The Queen’s Gambit: Making Small Upfront Sacrifices for Better Control of Patent Prosecution
There is an opening in chess called the “Queen’s Gambit” that contains a nugget of wisdom that applies to patent prosecution. In chess, a Queen’s Gambit involves sacrificing a queen-side pawn, which allows a player to secure control of the center of the board. In other words, a chess player makes a small upfront sacrifice to better their chances of ultimately winning the game. In patent prosecution, the best way to secure control of the patent process is by studying your assigned patent examiner and understanding the options that are available and their corresponding outcomes. Sacrificing time early in the patent process to research the circumstances surrounding your pending application can help you develop better patent prosecution strategies and set you up for a better chance of success. The best way to understand your options during patent prosecution is with USPTO patent data and analytics.
USPTO Patent Review: “Chess Game Variant and Method of Playing the Same”
In line with our chess analogy, we decided to pick a chess-related patent to review using the LexisNexis PatentAdvisor® patent analytics platform to illustrate how patent analytics can be used to inform patent prosecution decisions. Although it was ultimately granted in 2018, USPTO Patent Number 9,895,600 for a “Chess Game Variant and Method of Playing the Same” spent five-and-a-half years in patent prosecution before it issued. Additionally, the patent process was quite turbulent as it included receiving two office actions, filing a Request for Continued Examination (RCE), receiving two more office actions and finally filing for appeal. Knowing that each office action costs patent applicants around $3,000, on average, one can imagine the likely expense involved in seeing U.S. Patent No. 9,895,600 through to issuance. Looking at the patent data and patent statistics associated with the patent examiner who examined this application, we can see that the patent applicants could have made different choices, which could have ultimately saved time and money.
Learn how to use patent data to understand USPTO examiners.
Patent Examiner Statistics and Alternative Patent Prosecution Strategies
When we use PatentAdvisor™ to assess the patent examiner who reviewed U.S. Patent No. 9,895,600, we quickly gather that he is experienced from the 1,660 total patent applications he has reviewed. We also recognize that he is statistically difficult, allowing only 39.3% of patent applications to grant, despite issuing an average of only 1.9 office actions per patent application. When U.S. Patent No. 9,895,600 applicants received a second office action, they crossed a threshold average and needed to decide among the options of filing an RCE, filing for an appeal or allowing their application to go abandoned.

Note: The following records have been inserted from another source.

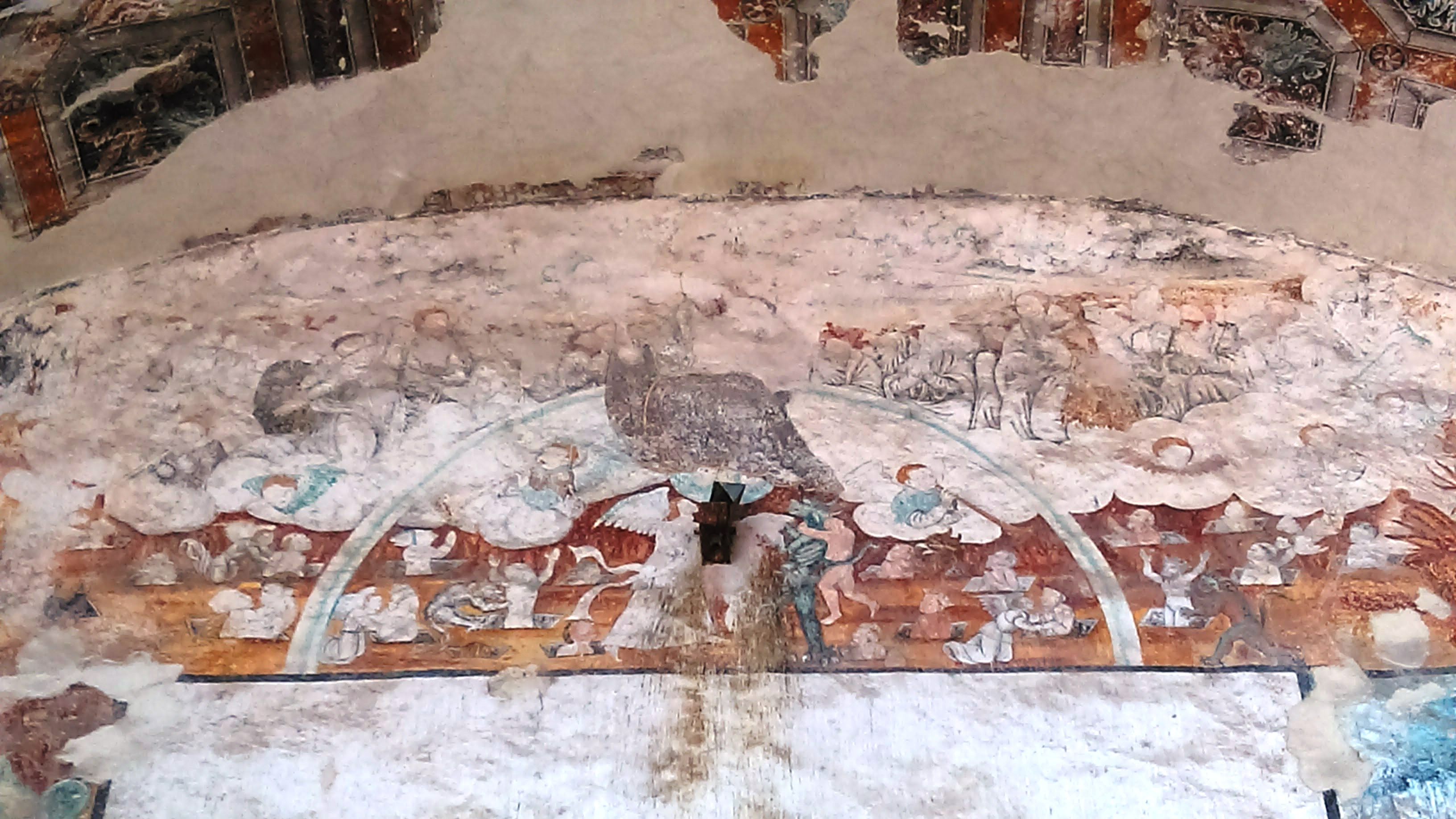 Mural del Muro este de la Capilla Abierta del Templo y exconvento de San Nicolás de Tolentino en Actopan, Hidalgo (México).
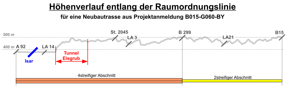 Höhenverlauf entlang der Raumordnungslinie der Ost-Süd-Umfahrung Landshut
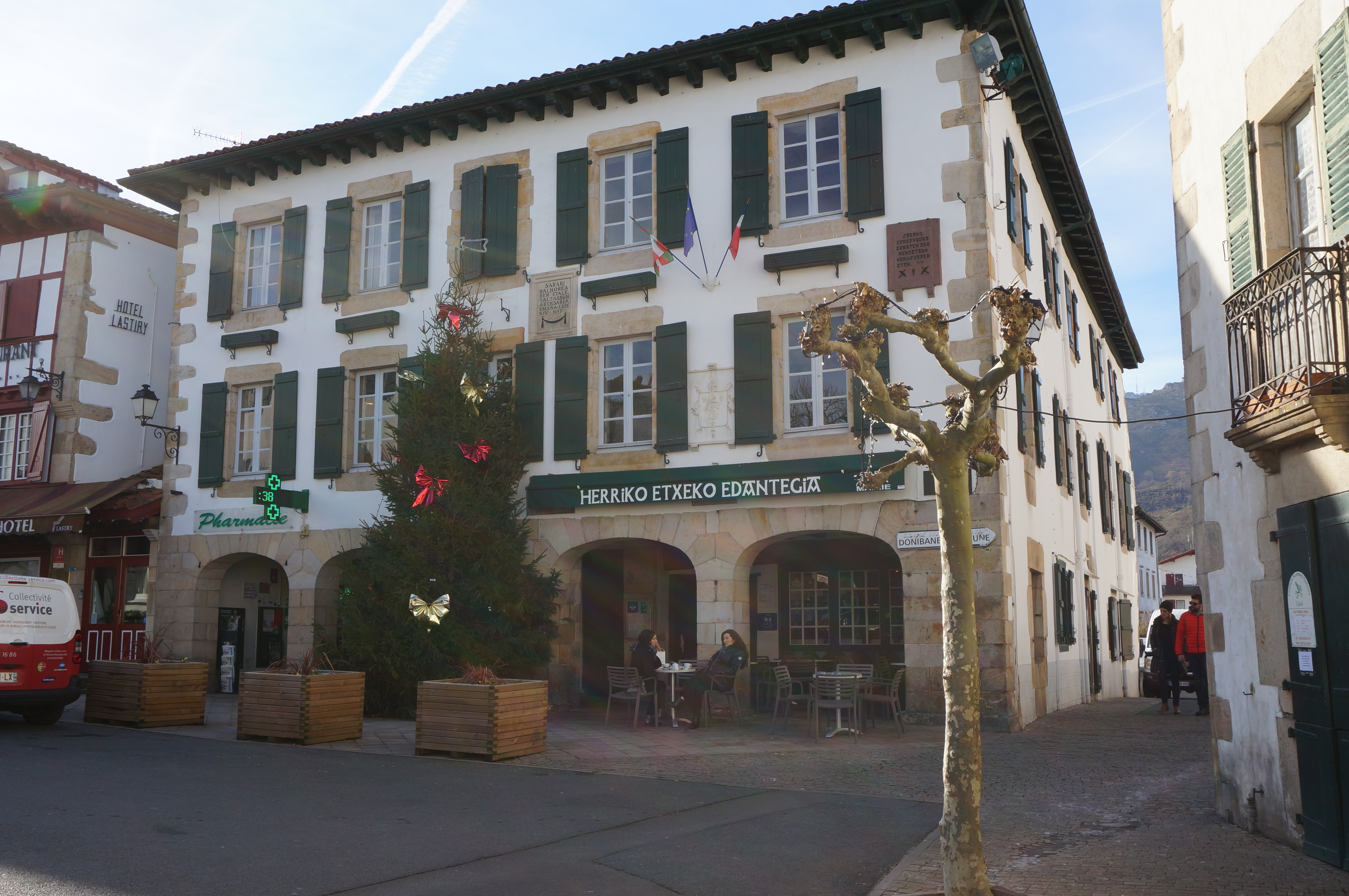 Mairie de Sare

Although the patent applicants decided to file an RCE, PatentAdvisor reveals that their patent examiner receives RCEs for only 18.6% of his total patent applications. When he does receive an RCE, there is an 87.1% chance that additional action, such as a second RCE or appeal, will be necessary. The PatentAdvisor Prosecution Guidebook also informs us that the patent examiner currently has some cases where RCEs were filed over two years ago that are still awaiting action—if this were the case when the patent applicants filed their RCE, they were running the risk of significant delays. Alternatively, of the 9% of patent applications reviewed by the patent examiner that led to an appeal cycle, 58.5% ended up winning on appeal. Knowing this information could have helped the patent applicants better prepare for all possibilities. To take better control of the patent prosecution process, choosing an immediate appeal over an RCE could have helped avoid the RCE and subsequent two office actions altogether.